**The task**
Leave the pictures aside. Retype exactly the lines from the top of the data below through the one holding "organism: Zebrafish".

**Listed entries**
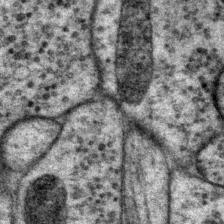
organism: P. pacificus
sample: Pharynx
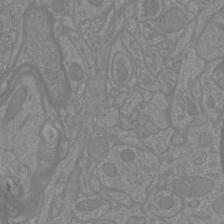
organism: Mouse
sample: Cortical neurons
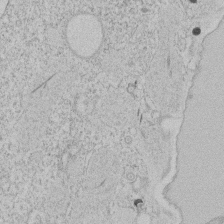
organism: Tetrahymena
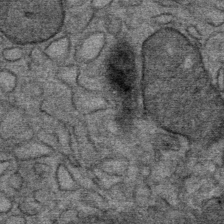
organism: Mouse
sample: Mouse Salivary gland
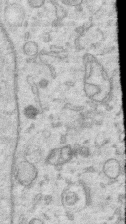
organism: Human
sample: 1205lu cells
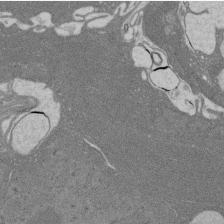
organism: Rat
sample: Salivary granule
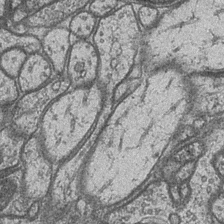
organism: Drosophila
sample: Optic medulla
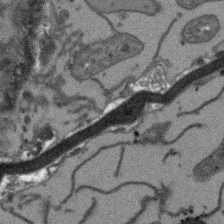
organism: Arabidopsis thaliana
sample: Root tip
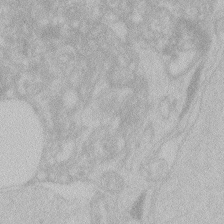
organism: Zebrafish
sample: Macrophage infected with Toxoplasma gondii
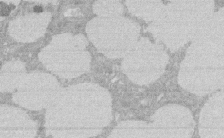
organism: Rat
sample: Salivary granule
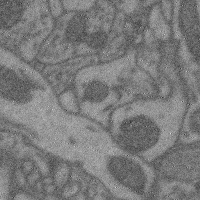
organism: Mouse
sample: Cerebral cortex
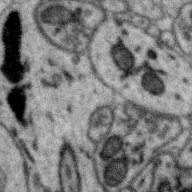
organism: Zebra finch
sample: Brain
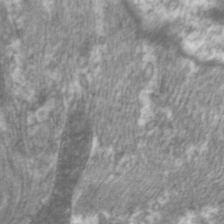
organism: C. elegans
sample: Pharynx
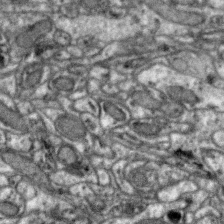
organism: Zebra finch
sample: Brain
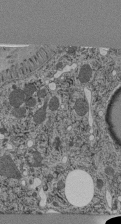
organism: C. elegans
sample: C. elegans pharynx
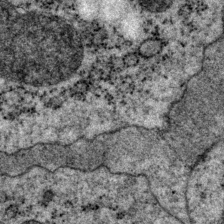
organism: P. pacificus
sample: Pharynx
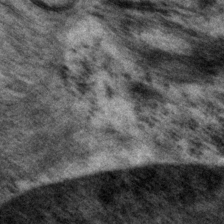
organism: P. pacificus
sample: Pharynx
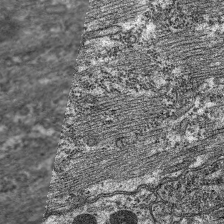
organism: C. elegans
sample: Pharynx
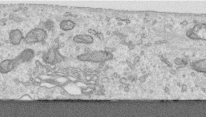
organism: Human
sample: Centriole in RPE cells
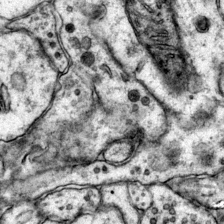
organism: Mouse
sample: Primary visual cortex
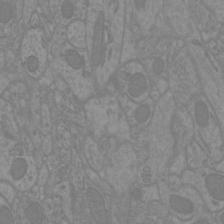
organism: Mouse
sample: Cortical neurons
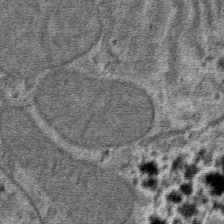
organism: Mouse
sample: Mouse hepatocytes
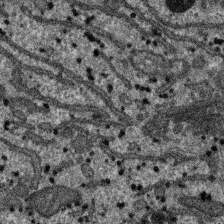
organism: Human
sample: Lung epithelial cells infected with SARS-CoV-2
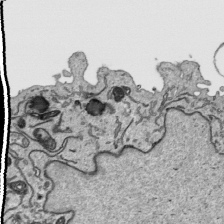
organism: Human
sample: Mitochondria in HCT116 cells
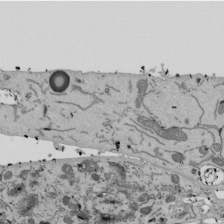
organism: Mouse
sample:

**Answer space**
organism: P. pacificus
sample: Pharynx
organism: Mouse
sample: Cortical neurons
organism: Tetrahymena
organism: Mouse
sample: Mouse Salivary gland
organism: Human
sample: 1205lu cells
organism: Rat
sample: Salivary granule
organism: Drosophila
sample: Optic medulla
organism: Arabidopsis thaliana
sample: Root tip
organism: Zebrafish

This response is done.